* _DATA BELOW_
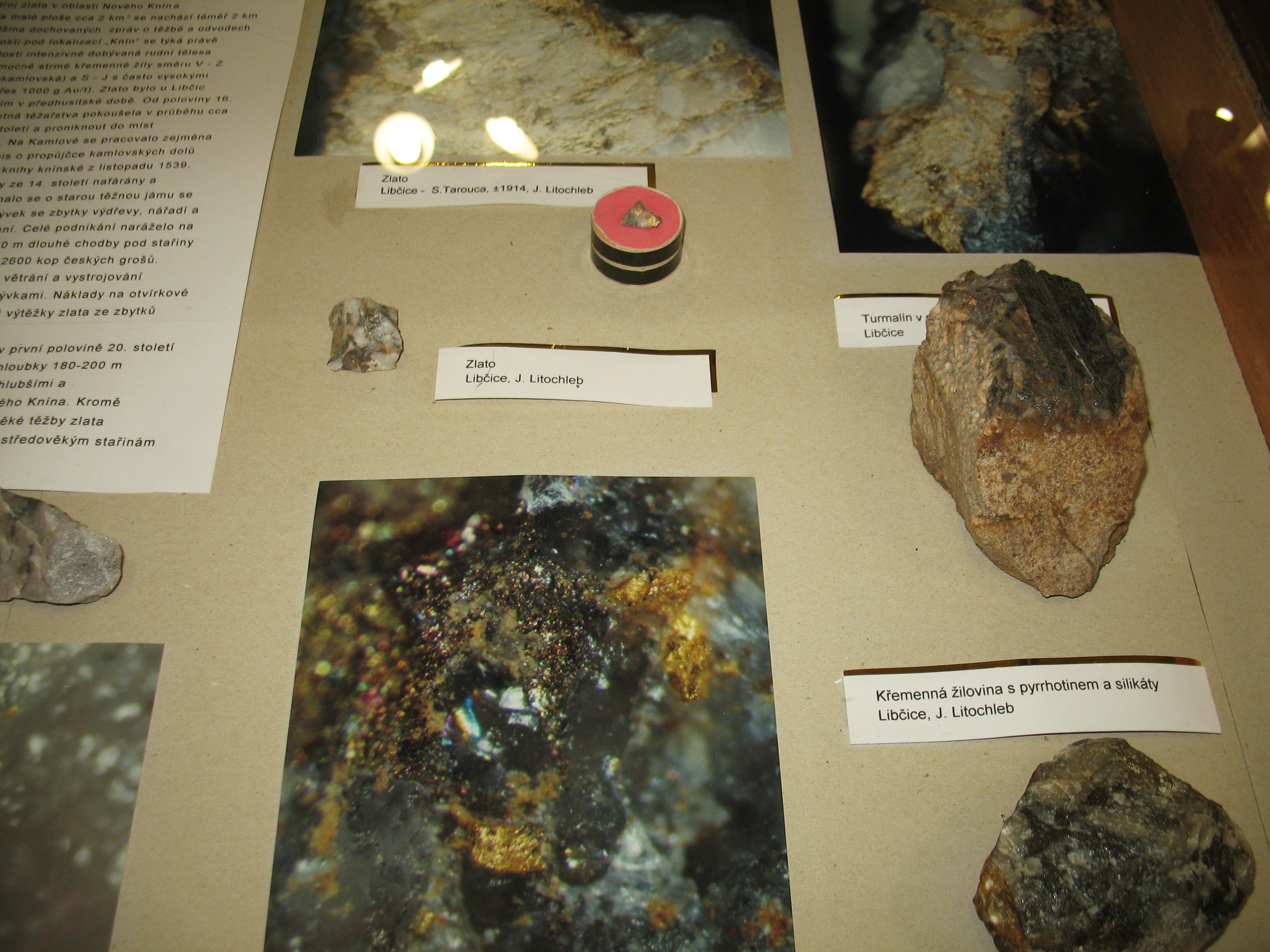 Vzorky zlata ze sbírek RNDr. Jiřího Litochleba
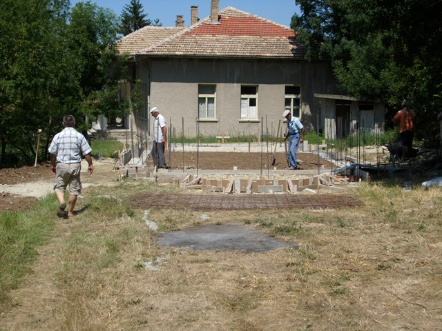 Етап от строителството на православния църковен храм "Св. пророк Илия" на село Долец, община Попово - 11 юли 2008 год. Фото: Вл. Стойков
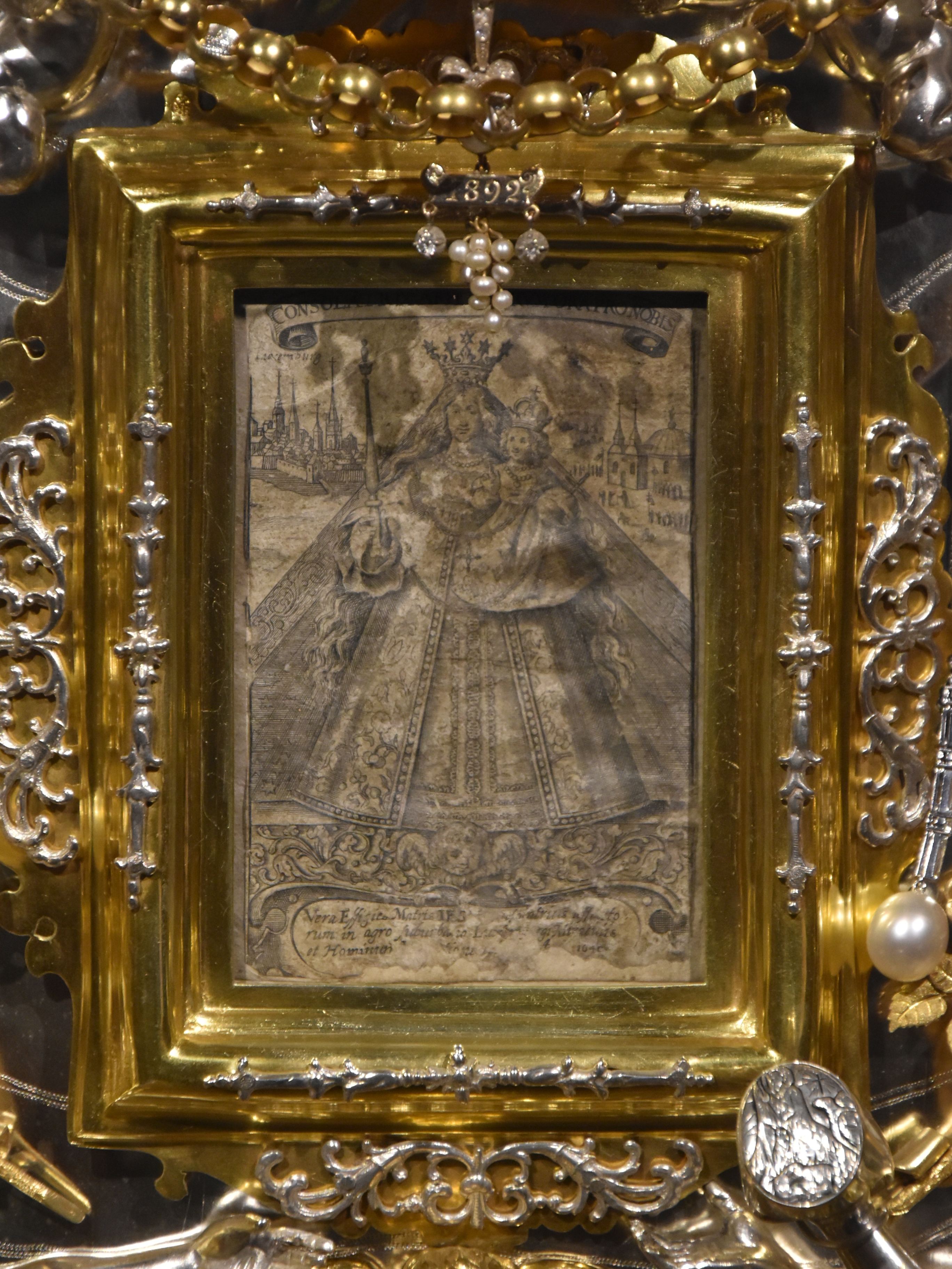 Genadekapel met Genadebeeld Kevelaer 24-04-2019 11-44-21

* _ABOUT THIS EXERCISE_
Exactly repeat only the lines from the one with "Етап от строителството" to the closing line above, both included, and omit every picture.

* _ANSWER TO THE EXERCISE_
 Етап от строителството на православния църковен храм "Св. пророк Илия" на село Долец, община Попово - 11 юли 2008 год. Фото: Вл. Стойков
 Genadekapel met Genadebeeld Kevelaer 24-04-2019 11-44-21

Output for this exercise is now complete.